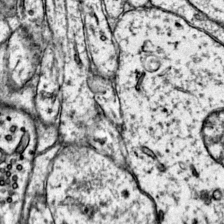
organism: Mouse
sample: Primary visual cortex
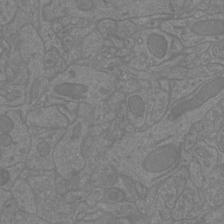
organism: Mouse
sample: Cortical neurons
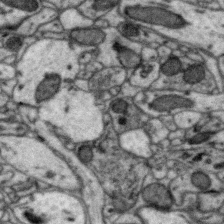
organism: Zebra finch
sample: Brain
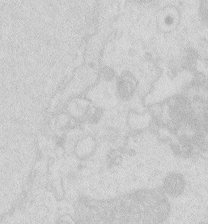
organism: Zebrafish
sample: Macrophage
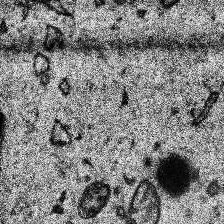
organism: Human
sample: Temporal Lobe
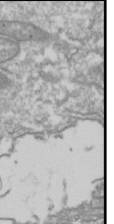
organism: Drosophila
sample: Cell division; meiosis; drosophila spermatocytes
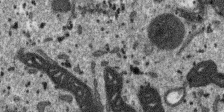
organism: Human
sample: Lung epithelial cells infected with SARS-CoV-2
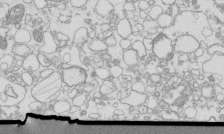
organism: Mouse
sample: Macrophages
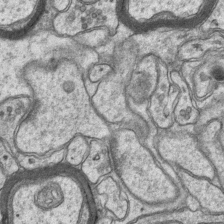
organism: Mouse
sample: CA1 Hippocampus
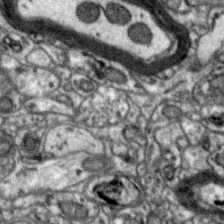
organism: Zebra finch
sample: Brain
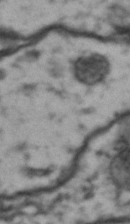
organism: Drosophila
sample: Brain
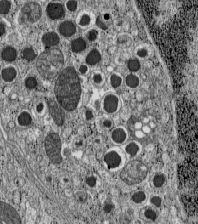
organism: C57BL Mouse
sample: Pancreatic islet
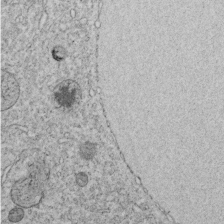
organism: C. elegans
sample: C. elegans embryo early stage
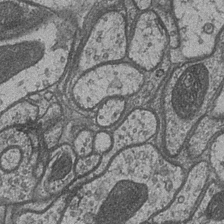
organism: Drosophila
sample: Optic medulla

::::::::::

◆ DIRECTIONS ◆
Please repeat the entries exactly. Do not include the pictures.

◆ THE ANSWER ◆
organism: Mouse
sample: Primary visual cortex
organism: Mouse
sample: Cortical neurons
organism: Zebra finch
sample: Brain
organism: Zebrafish
sample: Macrophage
organism: Human
sample: Temporal Lobe
organism: Drosophila
sample: Cell division; meiosis; drosophila spermatocytes
organism: Human
sample: Lung epithelial cells infected with SARS-CoV-2
organism: Mouse
sample: Macrophages
organism: Mouse
sample: CA1 Hippocampus
organism: Zebra finch
sample: Brain
organism: Drosophila
sample: Brain
organism: C57BL Mouse
sample: Pancreatic islet
organism: C. elegans
sample: C. elegans embryo early stage
organism: Drosophila
sample: Optic medulla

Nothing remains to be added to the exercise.